Stored items:
____

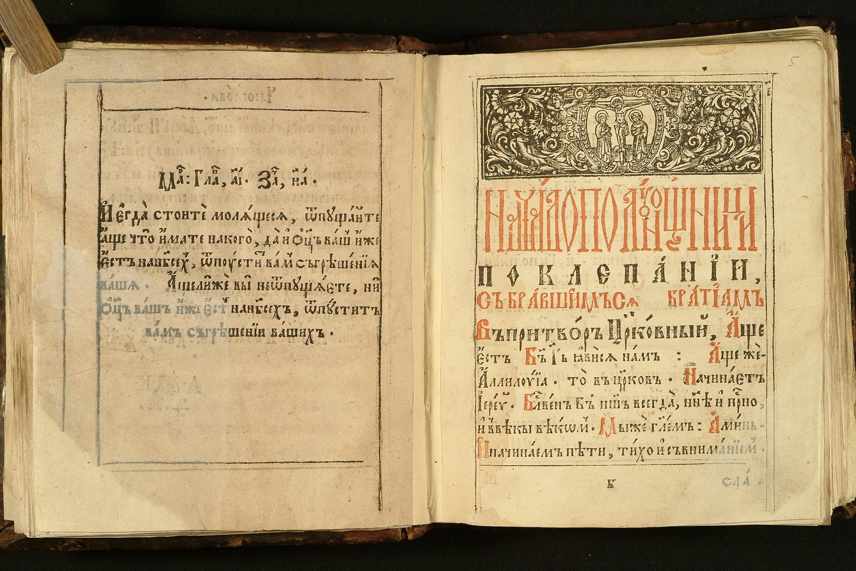 Богослужбова книга "Часослов", надрукована у Києві, у друкарні Києво-Печерської лаври, 30 грудня 1616 року (фотокопія). Перша сторінка після передмови
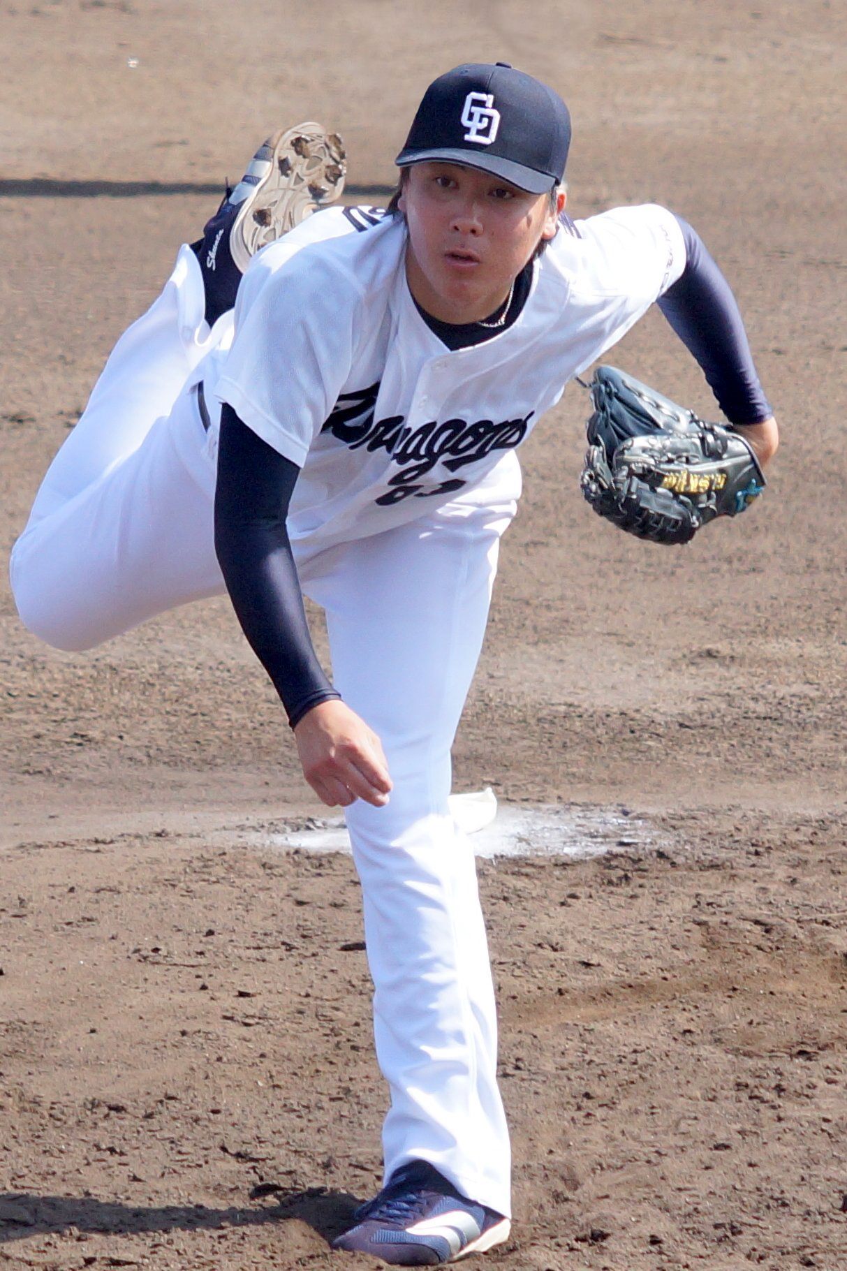 ナゴヤ球場
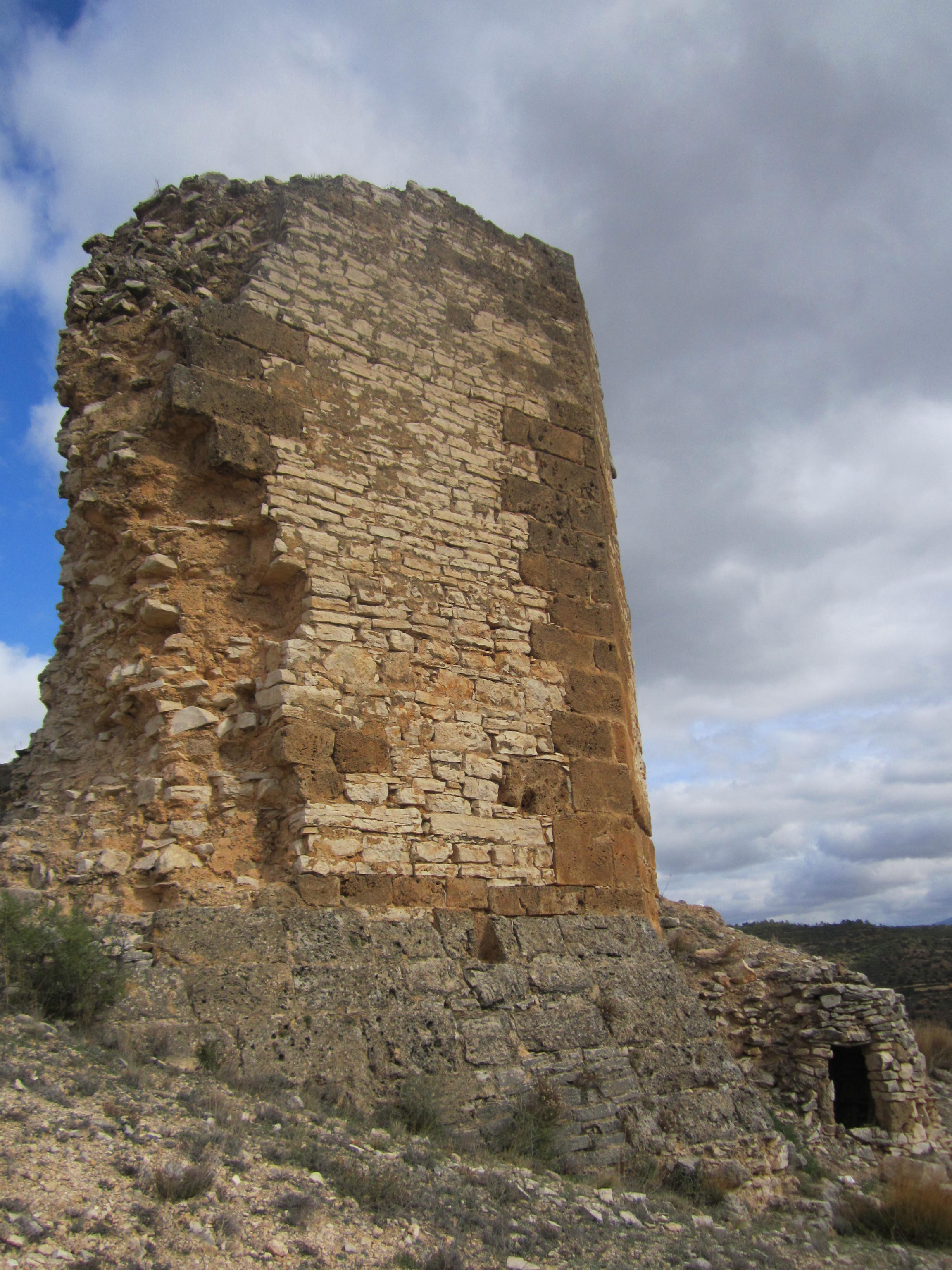 Ruinas de la Torre Albarrana
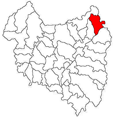 Categorie:Hărţi ale judeţului Covasna
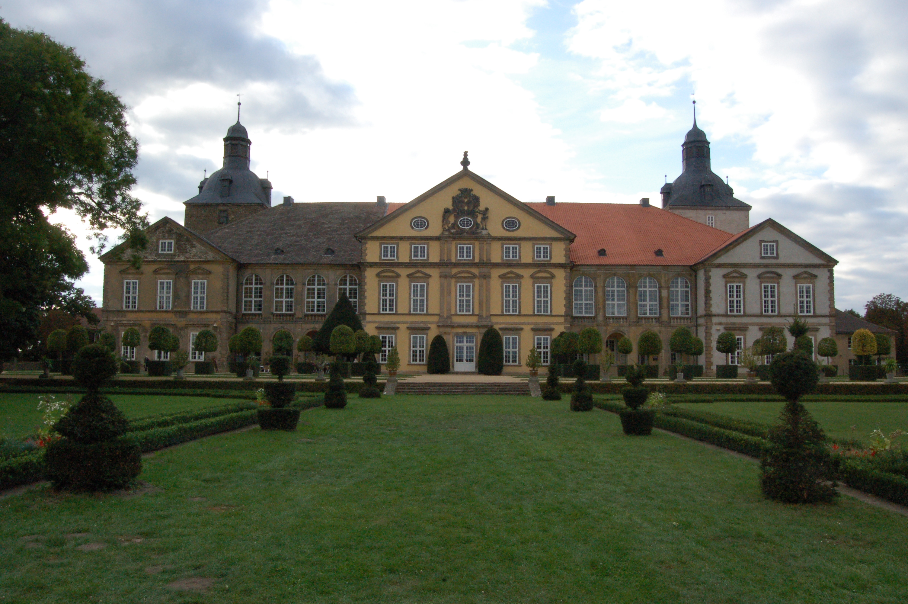 Schloss Hundisburg, Haldensleben, Blick vom Barockpark
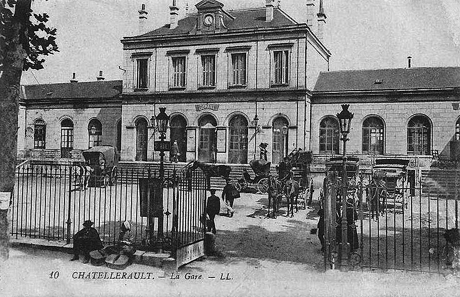 Le bâtiment voyageurs et la cour de la gare de Châtellerault vers 1900.
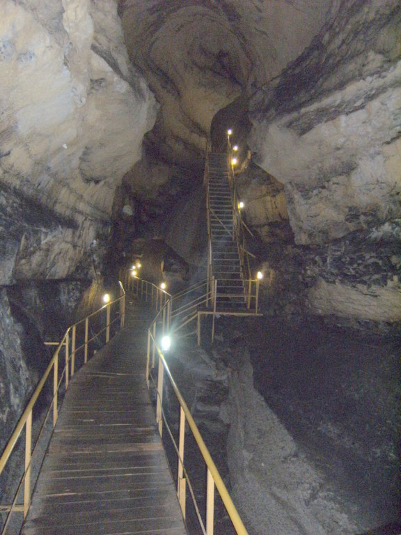 Tınaztepe Mağarası
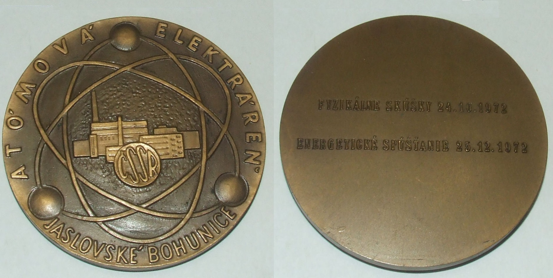 Jaslovské Bohunice elektrárna A1, medaile z roku 1972

____

What you should do: An exact copy of all the records is required, with the pictures omitted.

Written response:
 Богослужбова книга "Часослов", надрукована у Києві, у друкарні Києво-Печерської лаври, 30 грудня 1616 року (фотокопія). Перша сторінка після передмови
 ナゴヤ球場
 Ruinas de la Torre Albarrana
 Categorie:Hărţi ale judeţului Covasna
 Schloss Hundisburg, Haldensleben, Blick vom Barockpark
 Le bâtiment voyageurs et la cour de la gare de Châtellerault vers 1900.
 Tınaztepe Mağarası
 Jaslovské Bohunice elektrárna A1, medaile z roku 1972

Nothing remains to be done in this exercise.